Elizabeth of Baden (1779–1826)
Elizabeth of Baden (1779–1826)
German princess and empress of All the Russias. Name variations: Elizabeth Louise; Luisa of Baden; Louise of Baden; Tsarina Elizaveta; Yelizaveta Alekseyevna von Baden. Born Luisa of Baden around 1777 in the Rhine Valley of Germany; daughter of Charles Louis of Padua (b. 1755), prince of Padua and Baden, and Amalie of Hesse-Darmstadt (1754–1832); married Alexander I (1777–1825), tsar of Russia (r. 1801–1825), on October 9, 1793; children: Marie (1799–1800); Elizabeth (1806–1808).
In 1793, when Alexander I was 16, in 1793, his grandmother Catherine II the Great arranged his marriage to the German princess Luisa of Baden. (Luisa then appropriated the Russian name Elizaveta or Elizabeth.) In 1796, Catherine died unexpectedly, and Alexander's father Paul I then began his short and turbulent rule as tsar (1796–1801). A change in the law of succession was one of Paul's first acts (1797). No longer could nobles and courtiers conspire to determine the next tsar; the first-born male would now automatically become heir apparent. Thus, Alexander I would inherit a position that he longed to forsake. His preference would have been retirement to one of the royal estates with his new wife or life abroad in the German Rhine valley (Eliza-beth of Baden's homeland) where he could continue his studies as an amateur naturalist.

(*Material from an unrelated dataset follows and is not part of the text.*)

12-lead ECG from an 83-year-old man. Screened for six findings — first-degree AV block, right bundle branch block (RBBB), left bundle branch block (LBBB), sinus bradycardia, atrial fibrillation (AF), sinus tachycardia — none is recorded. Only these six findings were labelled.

Following a successful reign, wherein he defeated Napoleon and attempted to bring constitutional reforms to his country, Alexander died of gastric fever in 1825 while visiting his wife, who was also ill, in remote Taganrob on the Sea of Azov. Since the marriage of Elizabeth of Baden and Alexander produced only two daughters who had died in infancy, by the law of succession Alexander's eldest brother Constantine was next in line for the throne. Constantine, however, abdicated his responsibilities to the next brother in line, Nicholas I.